Le capitalisme a pour vertu de favoriser les moyens de production et non pas d'enrichir les actionnaires au détriment desdits moyens de production et de l'objet social comme c'est le cas de nos jours...
Sa finalité est tout de même la prospérité de tous sur le long terme. Or, la financiarisation de notre système économique est un effet pervers, une déviance du capitalisme qu'il faut combattre...
Bref, éviter de sombrer dans une toute-puissance de la main invisible...
Mais la France politique ne sait raisonner depuis plus de 30 ans qu'en termes absolus, ce qui a interdit l'émergence d'une véritable force démocrate et/ou centriste.
On ne sait opposer que l'antilibéralisme de la gauche à l'interventionnisme de la droite classique, et maintenant à la néo-aristocratisation de cette droite dite "décomplexée"...
Il y a quand même un désert idéologique à occuper entre les deux, désert que les forces démocrates entendent bien se réapproprier...
Beaucoup de chose pertinentes ont déjà été soulignées en particulier par Christan Romain.
Alain Dolium ne s'est jamais défini comme un « un homme de gauche ». Il a dit qu'il a voté à gauche en 2002 et que c'est lié à son origine sociale. Puis a ajouté que le PS est tellement à côté de la plaque sur les questions d'économie de marché qu'il avait besoin de trouver une ligne politique plus réaliste qui réponde plus à ses attentes!

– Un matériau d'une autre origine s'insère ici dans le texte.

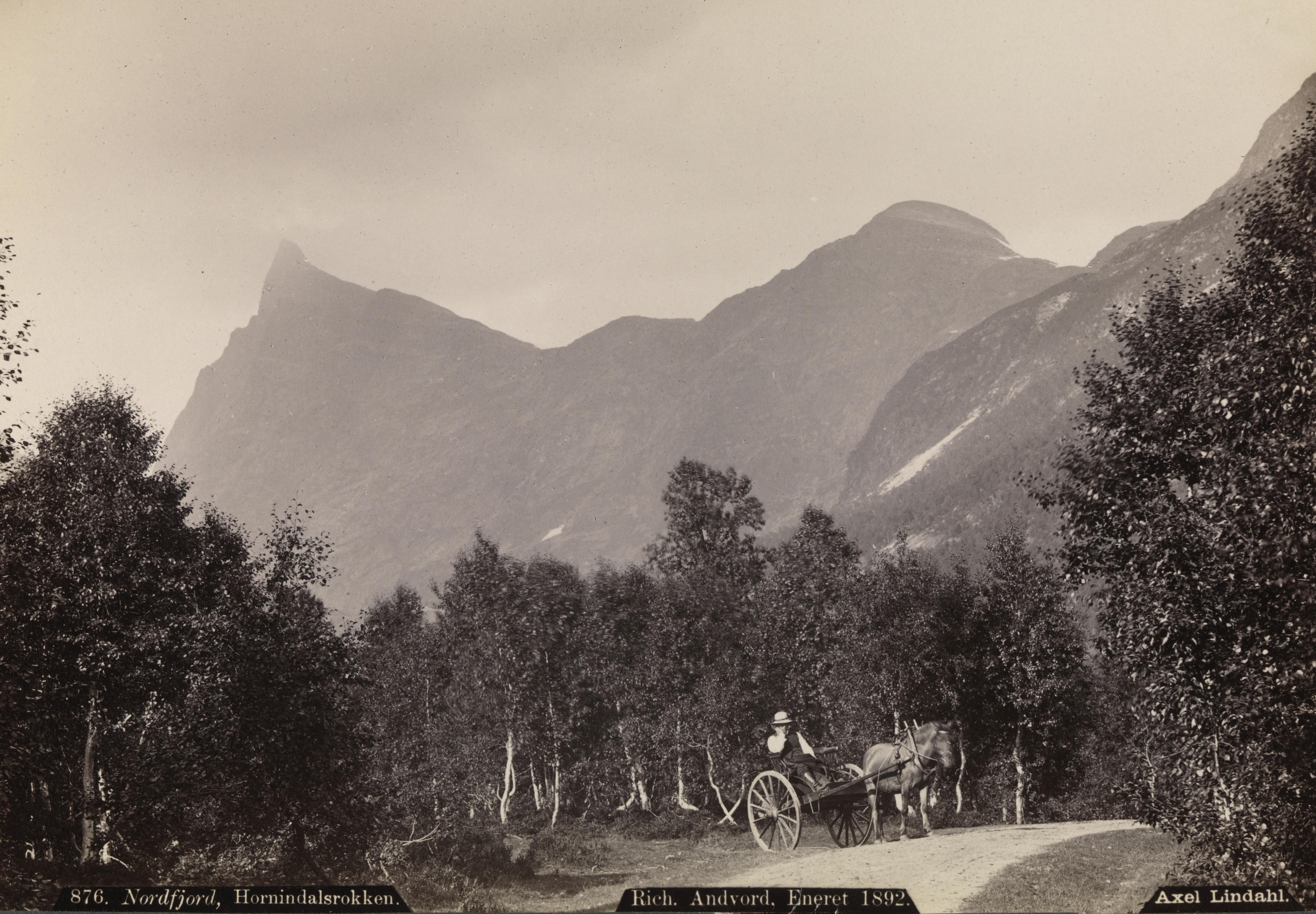 Bildet er hentet fra Nasjonalbibliotekets bildesamling Hornindalsrokken, Hornindal, Sogn og Fjordane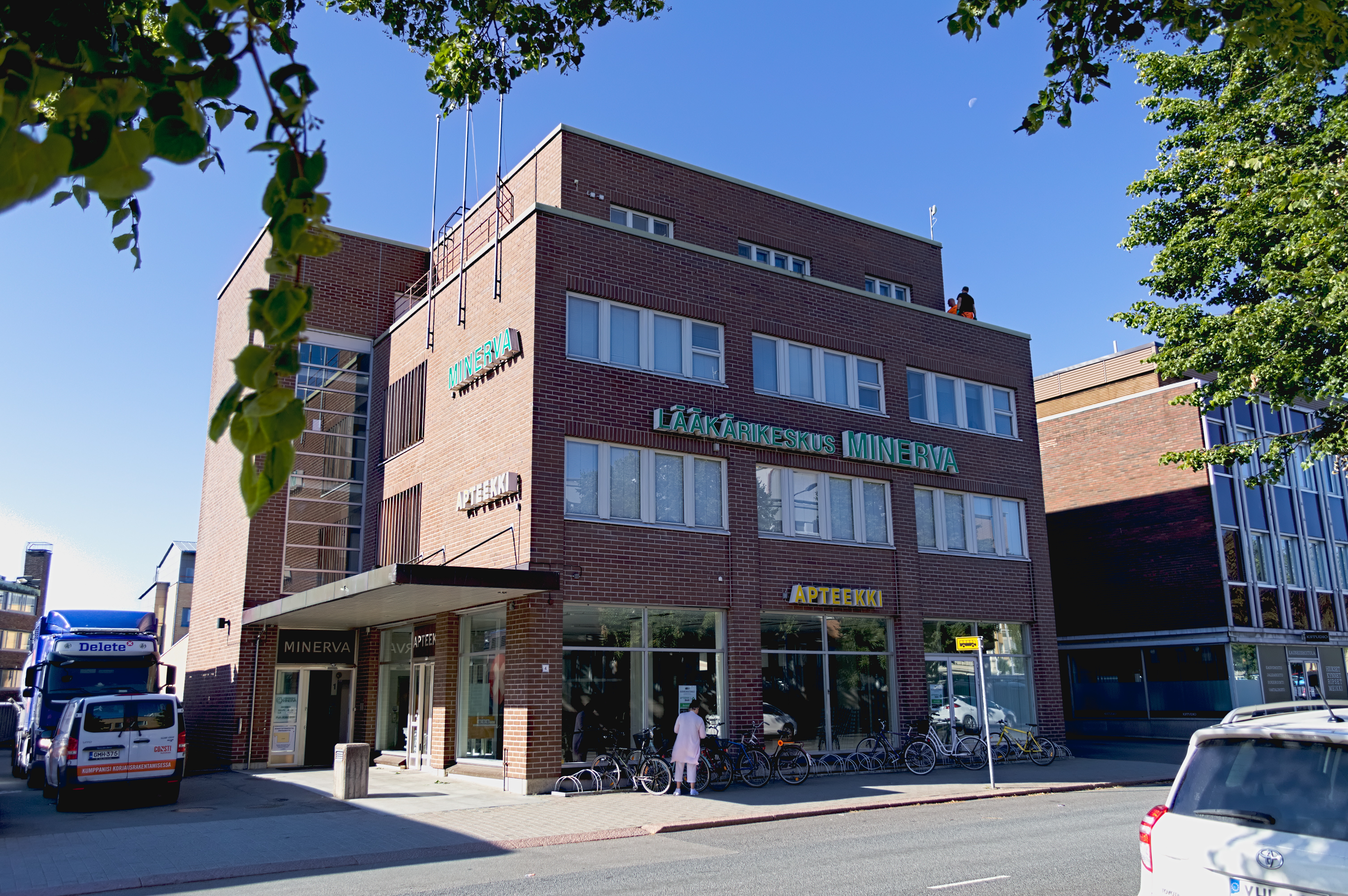 Lääkärikeskus Minervan toimistorakennus Raumalla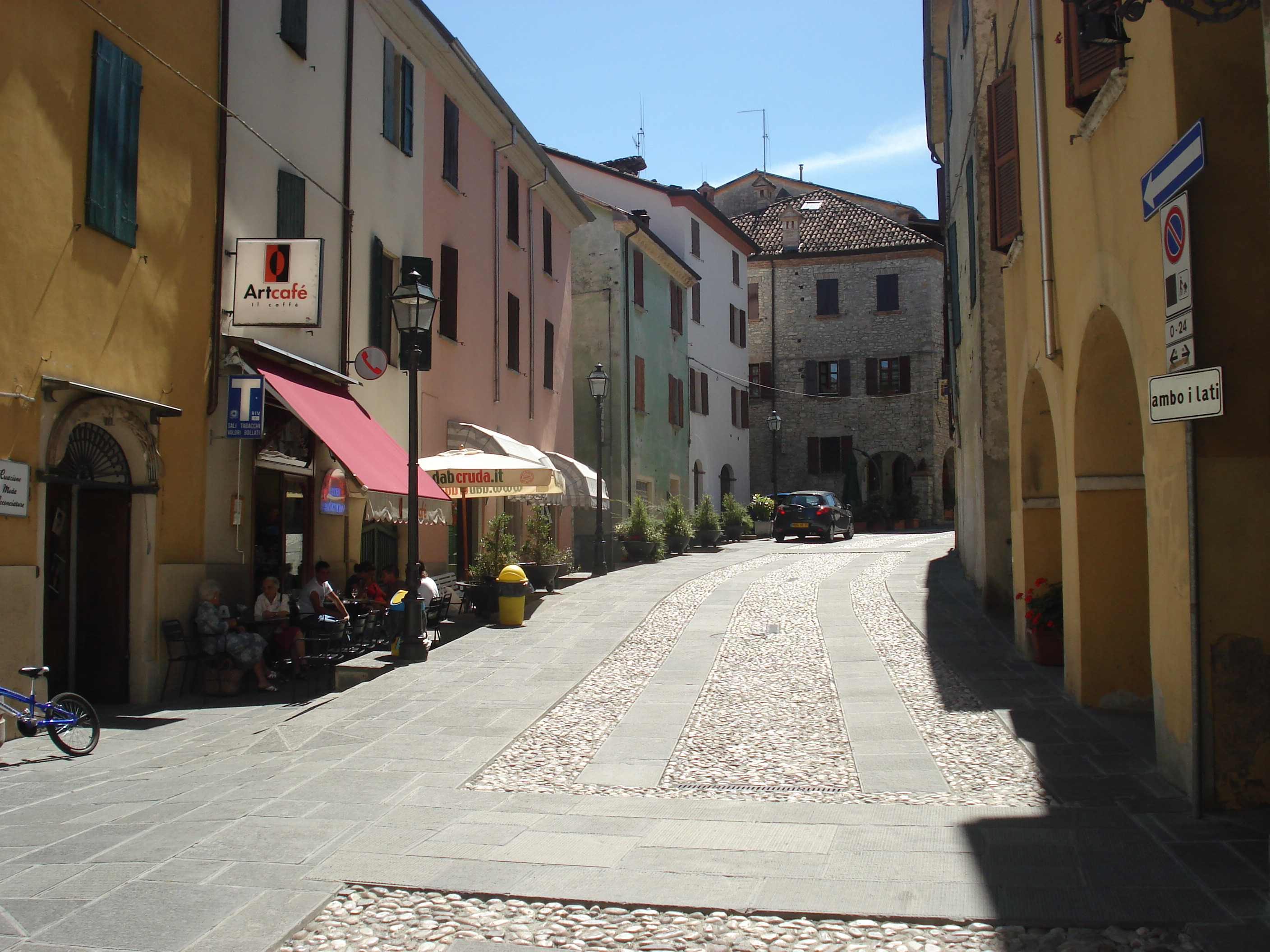 Strada storica principale di Calestano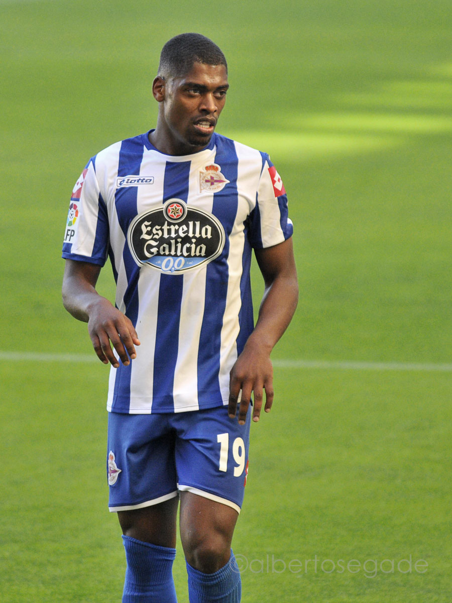 Ivan Cavaleiro playing for Deportivo la Coruna in April 2015.

Ton orientation politique n'est pas définie à vie par le premier bulletin de vote que tu mets dans une urne!
Et tu l'apprendras également, on évolue tous les jours sous l'influence des gens qui nous entourent, et en particulier de nos études. Le discours d'Alain Dolium est très clair! Il est dans la ligne politique du MoDem.
Quid des noms figurants sur la liste du 92 ??
@S. Gilbert
Si, il a dit qu'il se "définissait" comme "un homme de gauche", le jour où il a été présenté à l'Union régionale l'IDF, au siège du MoDem.
Qu'est-ce que ça m'agace ces références à la "gauche" et à la "droite" car tout le monde pense immédiatement au PS et à l'UMP alors qu'on devrait raisonner en termes démocrates contre néo-conservateurs...
Je ne raisonne pas en terme de droite et de gauche, mais en terme d'idées.
Or le modèle économique des années 1980 semble atteindre ses limites : il serait bon d'en concevoir un autre totalement nouveau, en arrêtant de se placer dans un cadre de "capitalisme".
Le plus ennuyeux reste tout de même que le Dolium en question ne parle jamais de Développement Durable : hier soir lors de sa rencontre avec les adhérents du MoDem 92, pas une seule fois il n'en a été question, pas plus que d'écologie ou d'environnement ou même d'Europe d'ailleurs !
(les liens entre la région et l'Europe ne sont pas à négliger)
Euh, Serge, mon commentaire était destiné à la réflexion d'Alain Dolium "homme de gauche"...
En réponse cependant à ce commentaire, je crois que le problème ne vient pas tant du capitalisme mais de la financiarisation de l'économie conjuguée à une volonté d'absolutisme libérale.
Le laisser-faire est une aberration lorsqu'il finit par pervertir le capitalisme lui-même.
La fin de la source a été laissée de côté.